Par Me Paul-Matthieu Grondin, avec la collaboration d’Océane Marceaux
Dans la décision Pickering c. Centre d’optométrie M.G. De Repentigny inc. rendue par la Cour supérieure en 2015, une ancienne gérante d’un centre d’optométrie conteste les conditions de son licenciement.
La demanderesse est âgée de 52 ans lorsque son employeur décide d’abolir son poste au sein d’une clinique où elle travaillait depuis 33 ans. Cette décision découle entre autres de la substitution de ses tâches par un système informatisé, implanté à la suite de la vente de la clinique à une autre entreprise. En compensation, son employeur lui offre un délai de congé de 33 semaines de salaire.
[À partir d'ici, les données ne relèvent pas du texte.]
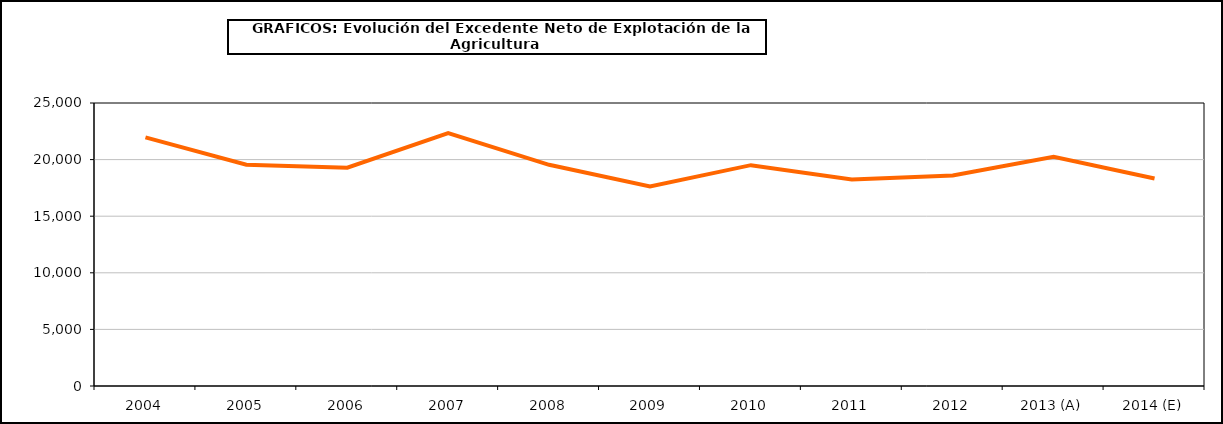
| Category | excedente neto de explotacion |
|---|---|
| 2004 | 21967.209 |
| 2005 | 19553.083 |
| 2006 | 19287.489 |
| 2007 | 22333.308 |
| 2008 | 19538.087 |
| 2009 | 17624.014 |
| 2010 | 19508.768 |
| 2011 | 18252.686 |
| 2012 | 18589.082 |
| 2013 (A) | 20238.996 |
| 2014 (E) | 18325.576 |

Elle s’adresse à la Cour supérieure pour obtenir un délai de congé de 24 mois ainsi que 15 000$ en dommages pour congédiement abusif. La Cour doit se prononcer sur la raisonnabilité de ce délai ainsi que sur le bien-fondé de la demande en dommages.
Au regard de la preuve, le tribunal conclut qu’un délai de congé de 16 mois est plus approprié. Il note une minimisation des dommages légèrement insuffisante de la part de la demanderesse, mais il reconnait néanmoins les défis qu’elle a rencontrés pour se trouver un nouvel emploi. Quant aux dommages pour congédiement abusif, le tribunal rejette la demande, ne constatant aucun abus de la part de l’employeur.
Voyez la façon dont le juge motive sa décision :
[46] Quant à la difficulté de se retrouver un emploi, le Tribunal doit considérer la preuve qui démontre que malgré ses très nombreuses recherches, Madame ne s’est pas retrouvé un emploi à temps plein. Elle occupe un emploi à temps partiel depuis janvier 2015.
[47] À la lumière de ce qui précède et de la jurisprudence en la matière[16], mais sous réserve de la minimisation des dommages dont il sera question plus loin, le Tribunal estime que le délai de congé raisonnable serait de 17 mois.
[…]
[56] Madame reconnaît qu’elle n’a pas postulé dans les cliniques d’optométrie sauf deux. Elle n’explique pas pourquoi sauf pour dire qu’elle voulait s’éloigner de ce milieu. C’est son choix, mais le Tribunal croit, en l’absence d’explication plus précise de sa part, qu’il n’était pas raisonnable d’éliminer ce secteur dans ses recherches d’emploi surtout qu’elle avait une expérience de 33 ans dans celui-ci et était une employée très appréciée.
[57] Par ailleurs, même si le Tribunal met de côté ses démarches pour un poste de directrice qui demandait un diplôme universitaire pour lequel Madame n’avait aucune chance, la preuve démontre qu’elle a fait énormément de recherches d’emploi pour des postes de représentantes et dans la gestion. À cet égard, l’employeur n’a pas fait la preuve qu’il y avait des postes disponibles pour lesquels elle était qualifiée et qu’elle n’a pas considérés et ce, même dans les cliniques d’optométrie. Il n’a pas non plus fait la preuve que des personnes avec les mêmes qualifications se retrouvent un emploi beaucoup plus rapidement que Madame.
[58] À la lumière de ce qui précède, le Tribunal croit juste d’amputer le délai de congé raisonnable d’un mois.
[…]
[77] En l’espèce, nous ne sommes pas dans une situation où l’employeur a abusé de son droit de congédier, soit pour les motifs qu’il invoque ou encore dans la façon de le faire.
[78] En effet, l’employeur a indiqué que c’est en raison de l’abolition de son poste que Madame a perdu son emploi et cette version n’a jamais changé.
[79] Madame soutient que l’employeur camoufle le vrai motif puis qu’en 2014 une autre employée aurait obtenu le titre de gérante.
[80] Le Tribunal ne peut retenir cet argument. La preuve n’a pas été faite des responsabilités de cette autre employée. De plus, l’employeur a fait la preuve d’une diminution des responsabilités de Madame. Cette dernière a admis d’ailleurs avoir perdu 30 % de ses tâches. Il ne faut pas oublier que Madame gagnait un salaire horaire deux fois plus élevé que les autres employés administratifs y compris celle qu’elle considérait comme son bras droit.
[…]
[82] D’autre part, Me Côté a tenté de faire la fin d’emploi le plus humainement possible dans les circonstances. Il n’y a aucune preuve que le comportement de l’employeur était vexatoire, malicieux, empreint de mauvaise foi ou simplement abusif étant donné la situation.